Grâce à de multiples développements méthodologiques et instrumentaux, il existe actuellement un faisceau de techniques complémentaires qui permettent de caractériser finement la structure des matériaux. La résonance magnétique nucléaire est une de ces techniques. Elle permet d’acquérir des données spectrales souvent uniques, mais nécessitant parfois de très longs temps d’acquisition et de traitements des données. Une voie d'amélioration de cette technique, appelée Polarisation Dynamique Nucléaire (DNP), consiste à hyperpolariser un échantillon en rotation et à très basse température. Cette approche permet d'augmenter de plusieurs ordres de grandeur la sensibilité de la RMN conventionnelle à l'état solide. Or, avec les instruments commercialisés jusqu'à présent, il n’était pas possible de travailler en dessous de 100 K, tout en contrôlant la fréquence de rotation du porte-échantillon.

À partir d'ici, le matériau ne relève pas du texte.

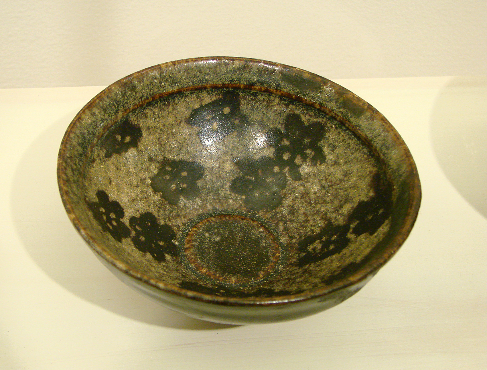 Bol à thé,Chine du Sud, Jiangxi, Jizhou. Dynastie des Song du Sud, 12ème-13ème siècle. Grès gris à couverte brune et grise, décor floral à partir de papier découpé. Musée Guimet, Paris.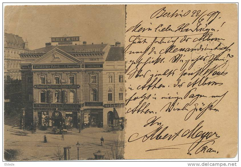 Handschriftlich von Albert Meyer geschriebene Ansichtskarte mit einer Ansicht des Ateliers des Photographen unter der Adresse Alexanderstraße 45 in Berlin. In dem Schreiben an den Direktor Krüger (vom Deutschen Export-Verband in Athen) kündigt Meyer die Zusendung eines ganzen Albums an.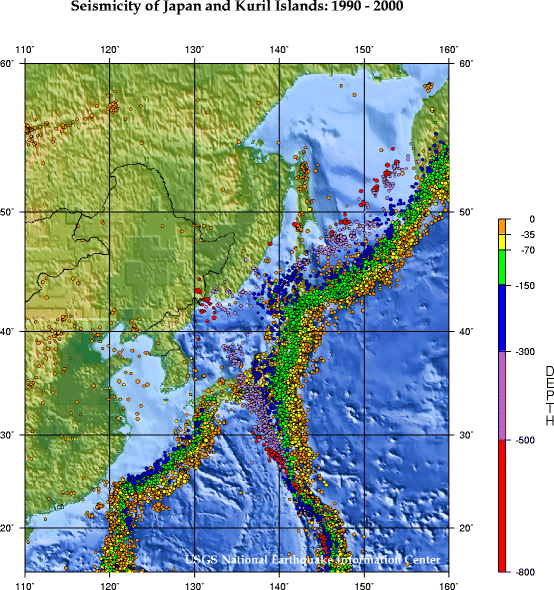 Japan - Kuril Islands - Kamchatka subduction

Les chercheurs de l’Irig ont consacré plus de dix années de recherche et développement pour lever ces nombreux verrous technologiques, répondant aux exigences des analyses à très basses températures. Le fruit de leurs travaux compte plusieurs preuves de concepts d’architectures mécaniques, thermiques et fluidiques, protégé par un portefeuille de plusieurs brevets internationaux. Le dernier brevet en date concerne l’innovation du système cryogénique, qui parvient à préserver les performances thermiques grâce à la subtilité des mécanismes pour ne pas perturber les analyses.
La dernière étape de R&D a été réalisée en partenariat avec des ingénieurs de la société BRUKER, leader mondial en instrumentation pour la RMN. Cette collaboration a permis de finaliser l’assemblage du détecteur-sonde sur site, à Grenoble. A noter, la prouesse technique pour parvenir à assembler les différents composants, minutieusement imbriqués comme des « poupées russes », au creux de l’aimant de seulement 76 mm de diamètre : PAVLOT est un cryostat ultra-compact qui pourrait tenir dans une boîte à chaussures ! La sonde est combinée avec le dispositif de conditionnement « SACRYPAN », autonome en fluide cryogénique, pour fonctionner en continu à la très basse température de 40 K. De plus, grâce à une fréquence de rotation de 10 000 tours par seconde, les caractéristiques de cet équipement de haut niveau en font une des figures de référence mondiale. L’instrument est en exploitation depuis le second semestre 2021.
Des résultats scientifiques auparavant inaccessibles, même avec les meilleurs prototypes, ont été obtenus. Du point de vue environnemental et économique, le fonctionnement est bien moins énergivore que le premier prototype conçu il y a quelques années par ces mêmes chercheurs. En effet, l’approvisionnement quotidien en hélium liquide qui coûtait quelques milliers d’euros a été avantageusement remplacé par une connexion électrique alimentée pour un coût d’une centaine d’euros. Lorsqu’il est comparé au seul prototype concurrent, cet instrument mis au point par les chercheurs de l’Irig est 5 fois moins consommateur d’énergie. Les développements de l’instrument se poursuivent et ont dès à présent permis d’obtenir des résultats scientifiques inédits. La conception et la mise au point d’une version de type « industrielle » sont très avancées et permettront un transfert technologique vers un industriel.